Rupiah Ditekan Dolar, BI Minta Jangan Panik

BANDUNG - Bank Indonesia (BI) meminta masyarakat diminta tidak panik, setelah rupiah terdepresiasi hingga angka Rp14.200/USD. Penguatan dolar seharusnya dapat dimanfaatkan untuk meningkatkan kinerja ekspor.

Kepala Grup Advisory dan Pengembangan Ekonomi Bank Indonesia Jawa Barat Ismet Inono mengatakan, penguatan dolar masih dalam batas yang bisa dimanage bank sentral. Cadangan devisa Indonesia juga masih mencukupi untuk tujuh bulan ke depan. 

"Yang penting masyarakat jangan panik. Apalagi Jawa Barat banyak industri manufaktur. Semestinya ini bisa menguatkan ekspor kita," jelas Ismet Inono di Kator Bank Indonesia, Kota Bandung, Selasa (22/5/2018. 

Menurut dia, penguatan dolar masih dalam beberapa indikator dan sinyal positif. Sektor riil masih tumbuh cukup baik dan konstruksi masih jalan. Walaupun, perlu diwaspadai carren account devisit, sehingga demand dolar cenderung tinggi. 

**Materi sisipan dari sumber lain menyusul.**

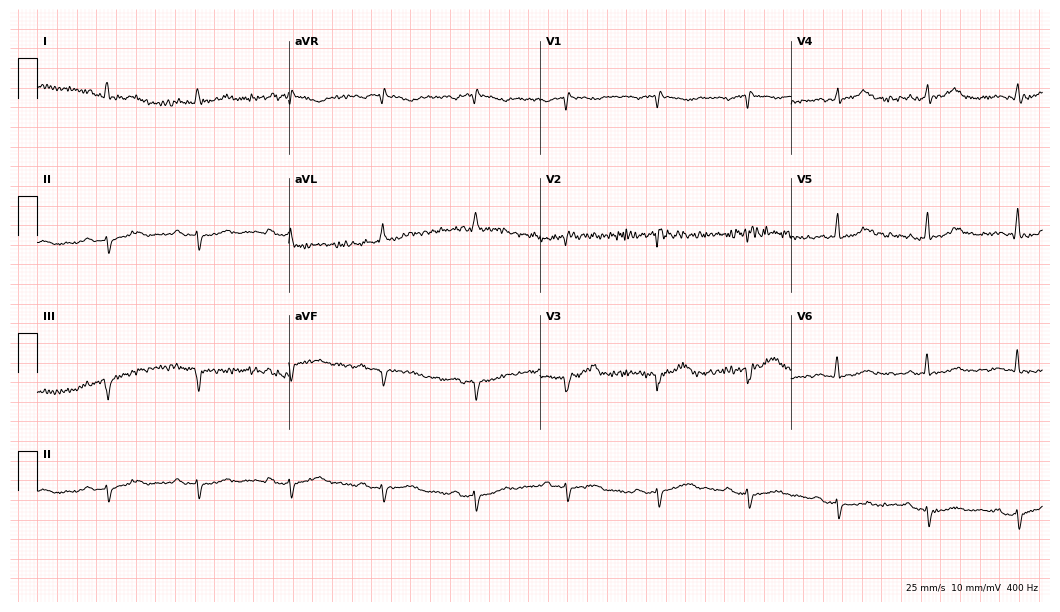
Electrocardiogram, a male, 85 years old. Of the six screened findings (first-degree AV block, right bundle branch block, left bundle branch block, sinus bradycardia, atrial fibrillation, sinus tachycardia), none is recorded.
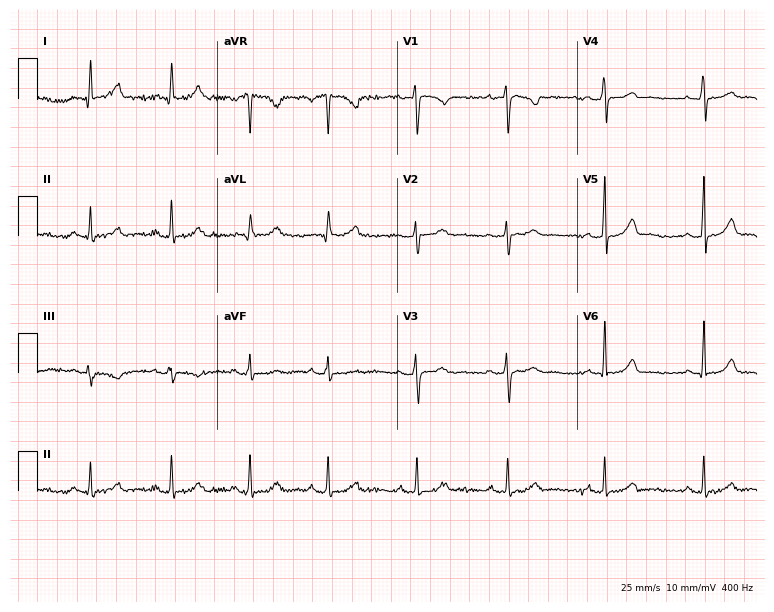
Electrocardiogram (7.3-second recording at 400 Hz), a 32-year-old woman. Overall reading on record: normal ECG.

"Memang kita tidak bisa berdiri sendiri. Kita harus terkait dengan negara tradisional lainnya. Mungkin sekarang dolar sedang mengalami nilai keseimbangan baru. Kita juga tidak bisa memprediksi sampai di angka berapa," beber dia.

Salah satu solusi yang bisa dilakukan yaitu memanfaatkan momen ini untuk menggenjot ekspor. Dengan volume ekspor yang tinggi, akan menambah cadangan devisa naik, sehingga rupiah bisa terapresiasi.

Sementara itu, Rapat Dewan Gubernur (RDG) Bank Indonesia pada 16-17 Mei 2018 yang memutuskan menaikkan BI 7-day Reverse Repo Rate sebesar 25 bps menjadi 4,50%, tak akan berdampak negatif terhadap perekonomian. 

"Kebijakan tersebut ditempuh sebagai bagian dari bauran kebijakan Bank Indonesia untuk menjaga stabilitas perekonomian. Langkah itu diambil di tengah berlanjutnya peningkatan ketidakpastian pasar keuangan dunia dan penurunan likuiditas global," paparnya. 

Bank Indonesia juga melanjutkan upaya stabilisasi nilai tukar rupiah sesuai kondisi fundamentalnya dengan tetap mendorong bekerjanya mekanisme pasar. Kebijakan tersebut ditopang oleh pelaksanaan operasi moneter yang diarahkan untuk menjaga kecukupan likuiditas baik di pasar valas maupun pasar uang. 

Koordinasi kebijakan dengan Pemerintah dan otoritas terkait terus diperkuat untuk menjaga stabilitas makro ekonomi dan sistem keuangan serta memperkuat implementasi reformasi struktural. Bank Indonesia memandang bauran kebijakan yang telah ditempuh sebelumnya dan respons saat ini konsisten dengan upaya menjaga inflasi agar tetap berada dalam kisaran sasaran 3,5±1% pada 2018 dan 2019 serta mengelola ketahanan sektor eksternal.